Wherever the string "facilities" appears in the entries below, return the line that holds it.

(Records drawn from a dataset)
##############################

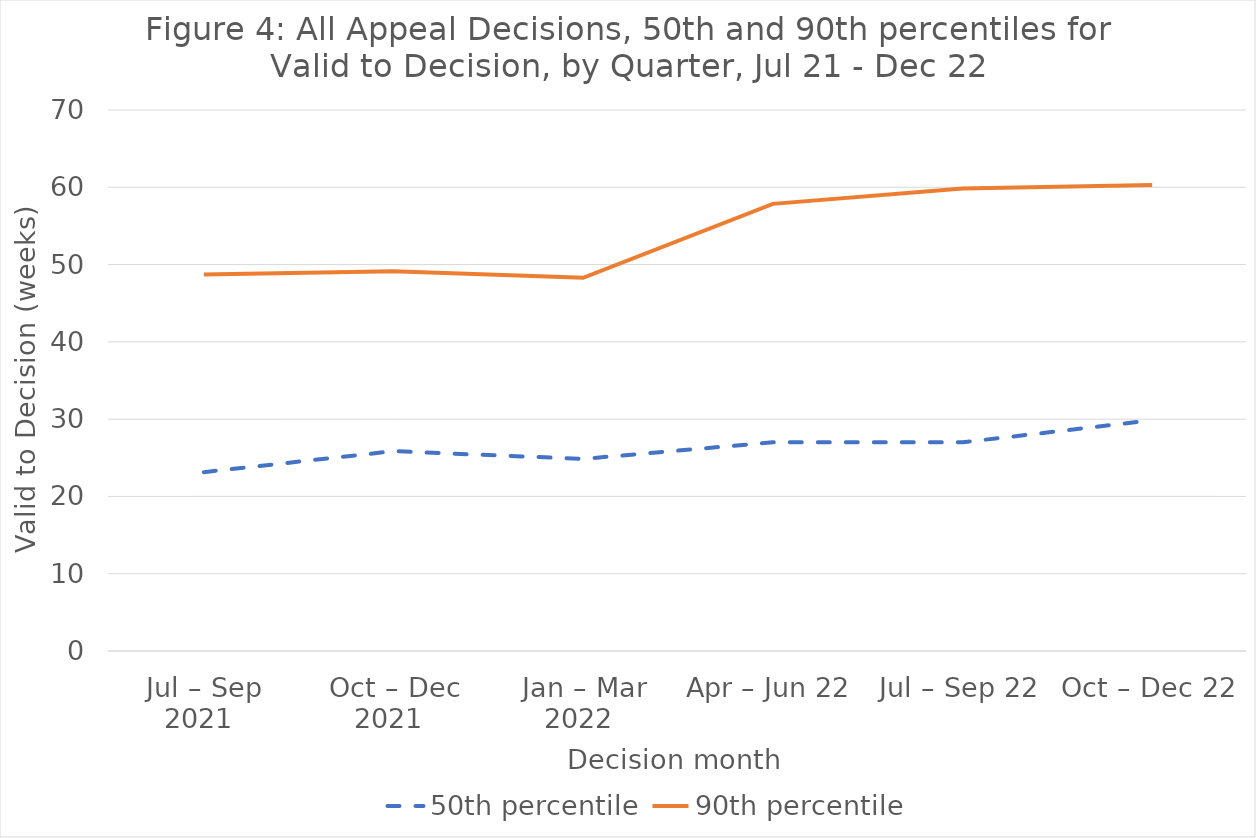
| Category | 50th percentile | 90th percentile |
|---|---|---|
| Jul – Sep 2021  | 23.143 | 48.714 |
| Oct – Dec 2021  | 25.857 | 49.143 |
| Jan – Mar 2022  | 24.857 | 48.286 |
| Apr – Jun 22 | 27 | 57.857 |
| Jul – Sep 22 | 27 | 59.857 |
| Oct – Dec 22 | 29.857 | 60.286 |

##############################

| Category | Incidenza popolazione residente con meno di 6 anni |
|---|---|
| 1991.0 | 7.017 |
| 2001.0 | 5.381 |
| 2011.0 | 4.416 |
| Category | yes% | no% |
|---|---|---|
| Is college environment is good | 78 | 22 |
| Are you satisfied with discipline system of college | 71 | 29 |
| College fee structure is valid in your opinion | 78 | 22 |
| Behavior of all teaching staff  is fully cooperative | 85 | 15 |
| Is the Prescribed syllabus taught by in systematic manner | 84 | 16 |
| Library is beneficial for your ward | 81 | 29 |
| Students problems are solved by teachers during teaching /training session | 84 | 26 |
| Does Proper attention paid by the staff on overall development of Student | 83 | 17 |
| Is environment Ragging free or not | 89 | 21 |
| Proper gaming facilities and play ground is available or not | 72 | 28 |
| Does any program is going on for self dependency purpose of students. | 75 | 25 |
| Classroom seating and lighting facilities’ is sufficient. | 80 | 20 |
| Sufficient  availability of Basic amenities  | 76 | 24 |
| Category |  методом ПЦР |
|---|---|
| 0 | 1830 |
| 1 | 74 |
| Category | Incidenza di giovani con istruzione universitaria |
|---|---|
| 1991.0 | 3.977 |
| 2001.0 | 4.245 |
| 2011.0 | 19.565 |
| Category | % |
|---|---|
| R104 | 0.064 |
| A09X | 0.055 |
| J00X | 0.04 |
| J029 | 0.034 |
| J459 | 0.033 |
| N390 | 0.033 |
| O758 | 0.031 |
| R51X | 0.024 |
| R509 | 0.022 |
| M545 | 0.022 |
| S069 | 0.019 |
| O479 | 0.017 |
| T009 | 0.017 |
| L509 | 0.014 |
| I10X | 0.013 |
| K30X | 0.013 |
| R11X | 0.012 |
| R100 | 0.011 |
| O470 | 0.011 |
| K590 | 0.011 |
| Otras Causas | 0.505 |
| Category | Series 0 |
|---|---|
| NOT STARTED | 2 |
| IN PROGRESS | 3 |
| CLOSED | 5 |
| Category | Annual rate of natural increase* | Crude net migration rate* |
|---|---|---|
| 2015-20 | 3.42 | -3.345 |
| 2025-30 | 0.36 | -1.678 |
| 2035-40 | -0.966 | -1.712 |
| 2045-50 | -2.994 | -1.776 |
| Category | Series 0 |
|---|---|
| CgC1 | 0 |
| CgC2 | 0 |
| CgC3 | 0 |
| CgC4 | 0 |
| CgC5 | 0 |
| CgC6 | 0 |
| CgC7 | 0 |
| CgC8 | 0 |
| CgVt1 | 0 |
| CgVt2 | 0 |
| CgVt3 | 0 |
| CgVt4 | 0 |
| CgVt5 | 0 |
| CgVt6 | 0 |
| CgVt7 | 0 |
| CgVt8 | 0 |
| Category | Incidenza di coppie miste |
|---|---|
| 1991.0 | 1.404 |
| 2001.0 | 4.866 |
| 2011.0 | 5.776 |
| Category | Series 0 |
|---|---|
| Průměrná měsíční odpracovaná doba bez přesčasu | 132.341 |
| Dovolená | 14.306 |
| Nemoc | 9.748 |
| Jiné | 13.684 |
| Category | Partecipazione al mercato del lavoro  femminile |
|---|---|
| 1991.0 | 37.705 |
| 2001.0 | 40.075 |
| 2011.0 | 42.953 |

##############################

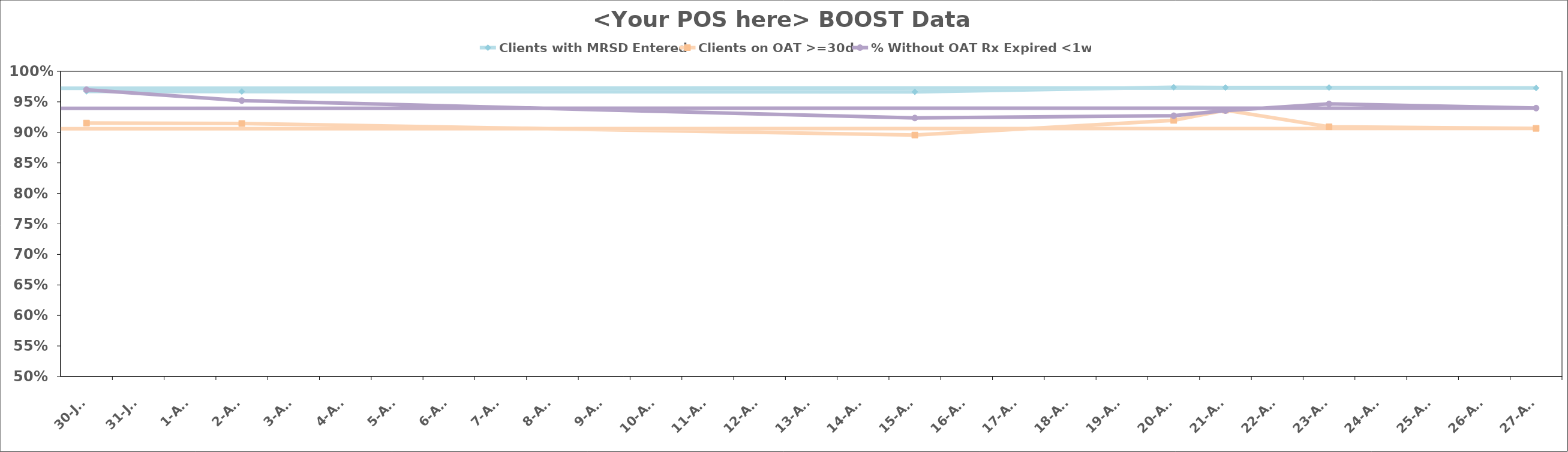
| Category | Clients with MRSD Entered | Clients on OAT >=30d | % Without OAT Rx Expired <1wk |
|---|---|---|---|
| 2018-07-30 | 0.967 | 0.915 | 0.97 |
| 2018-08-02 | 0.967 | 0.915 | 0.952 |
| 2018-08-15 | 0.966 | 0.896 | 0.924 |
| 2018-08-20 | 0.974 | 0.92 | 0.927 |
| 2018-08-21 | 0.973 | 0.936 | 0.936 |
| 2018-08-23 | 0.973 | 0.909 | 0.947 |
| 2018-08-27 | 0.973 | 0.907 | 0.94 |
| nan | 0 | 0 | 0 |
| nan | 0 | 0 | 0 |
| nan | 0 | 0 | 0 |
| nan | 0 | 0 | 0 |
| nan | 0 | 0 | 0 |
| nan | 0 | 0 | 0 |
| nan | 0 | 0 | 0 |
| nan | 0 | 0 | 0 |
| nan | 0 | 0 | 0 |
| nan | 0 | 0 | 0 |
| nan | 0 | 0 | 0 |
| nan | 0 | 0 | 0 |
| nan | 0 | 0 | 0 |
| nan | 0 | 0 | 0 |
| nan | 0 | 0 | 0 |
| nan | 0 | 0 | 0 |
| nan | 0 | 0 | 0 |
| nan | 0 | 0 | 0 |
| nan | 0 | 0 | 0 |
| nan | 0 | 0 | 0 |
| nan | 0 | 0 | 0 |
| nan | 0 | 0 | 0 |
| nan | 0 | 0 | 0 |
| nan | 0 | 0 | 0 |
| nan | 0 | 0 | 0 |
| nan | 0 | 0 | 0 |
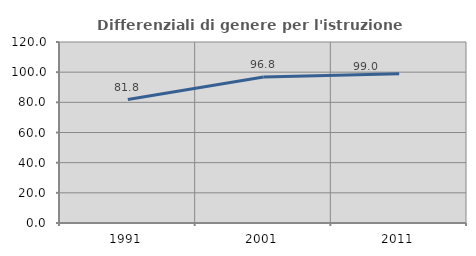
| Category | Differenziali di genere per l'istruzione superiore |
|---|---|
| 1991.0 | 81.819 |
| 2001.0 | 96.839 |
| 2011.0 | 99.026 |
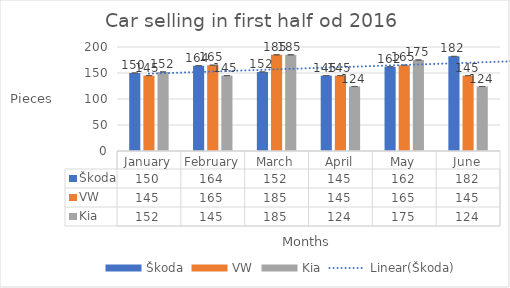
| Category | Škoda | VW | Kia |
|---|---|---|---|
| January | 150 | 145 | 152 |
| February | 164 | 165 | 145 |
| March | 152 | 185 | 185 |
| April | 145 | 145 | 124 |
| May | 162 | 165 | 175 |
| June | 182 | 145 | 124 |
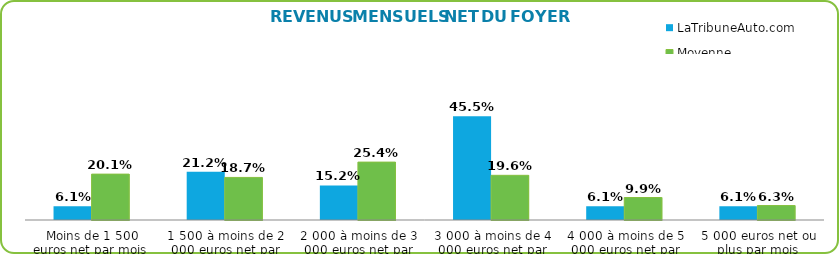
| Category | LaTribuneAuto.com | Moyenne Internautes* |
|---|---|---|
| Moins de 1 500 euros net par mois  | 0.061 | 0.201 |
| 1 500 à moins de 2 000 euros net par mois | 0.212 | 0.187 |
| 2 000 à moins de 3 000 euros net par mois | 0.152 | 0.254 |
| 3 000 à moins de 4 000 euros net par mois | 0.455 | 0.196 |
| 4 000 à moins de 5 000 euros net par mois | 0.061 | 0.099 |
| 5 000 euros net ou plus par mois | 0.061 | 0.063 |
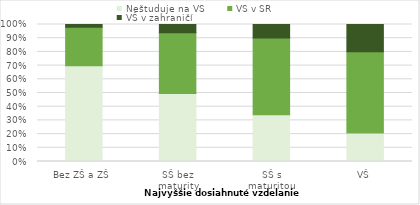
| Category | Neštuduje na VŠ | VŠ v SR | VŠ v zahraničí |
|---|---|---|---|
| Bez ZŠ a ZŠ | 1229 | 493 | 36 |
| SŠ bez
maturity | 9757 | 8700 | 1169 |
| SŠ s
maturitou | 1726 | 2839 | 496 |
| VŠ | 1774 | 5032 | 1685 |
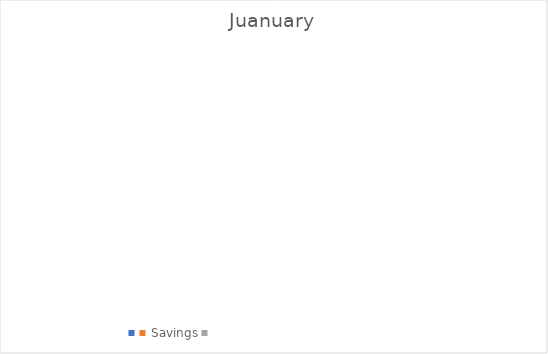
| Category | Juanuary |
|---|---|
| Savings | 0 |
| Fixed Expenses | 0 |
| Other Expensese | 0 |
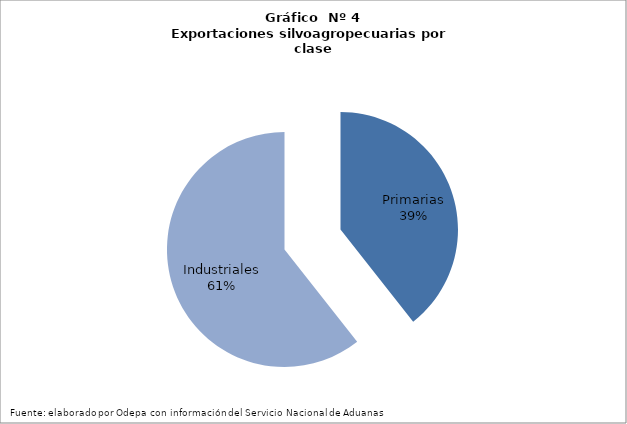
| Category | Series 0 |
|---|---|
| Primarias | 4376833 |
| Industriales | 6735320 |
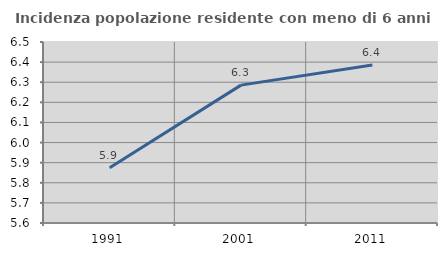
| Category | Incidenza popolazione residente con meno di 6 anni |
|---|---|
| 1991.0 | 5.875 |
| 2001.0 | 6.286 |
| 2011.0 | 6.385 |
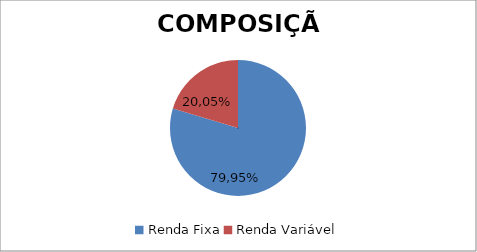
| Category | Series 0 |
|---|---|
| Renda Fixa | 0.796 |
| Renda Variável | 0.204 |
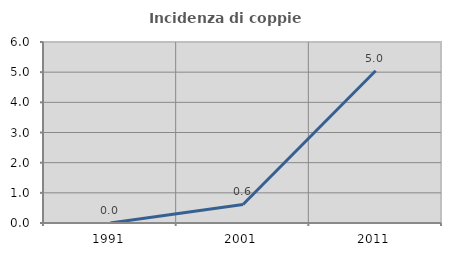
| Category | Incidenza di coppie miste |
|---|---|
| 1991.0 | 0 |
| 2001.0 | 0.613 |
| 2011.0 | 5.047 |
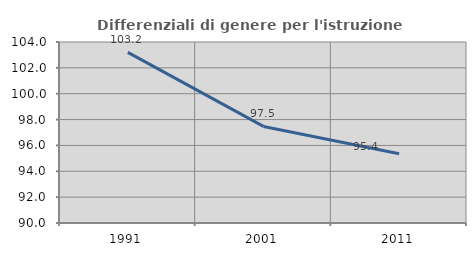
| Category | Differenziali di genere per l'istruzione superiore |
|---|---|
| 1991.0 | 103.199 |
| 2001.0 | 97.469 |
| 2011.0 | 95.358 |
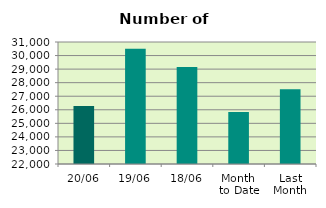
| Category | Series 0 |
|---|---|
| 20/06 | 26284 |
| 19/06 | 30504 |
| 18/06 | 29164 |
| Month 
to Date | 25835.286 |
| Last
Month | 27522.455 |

##############################

■ **Your response**
| Proper gaming facilities and play ground is available or not | 72 | 28 |
| Classroom seating and lighting facilities’ is sufficient. | 80 | 20 |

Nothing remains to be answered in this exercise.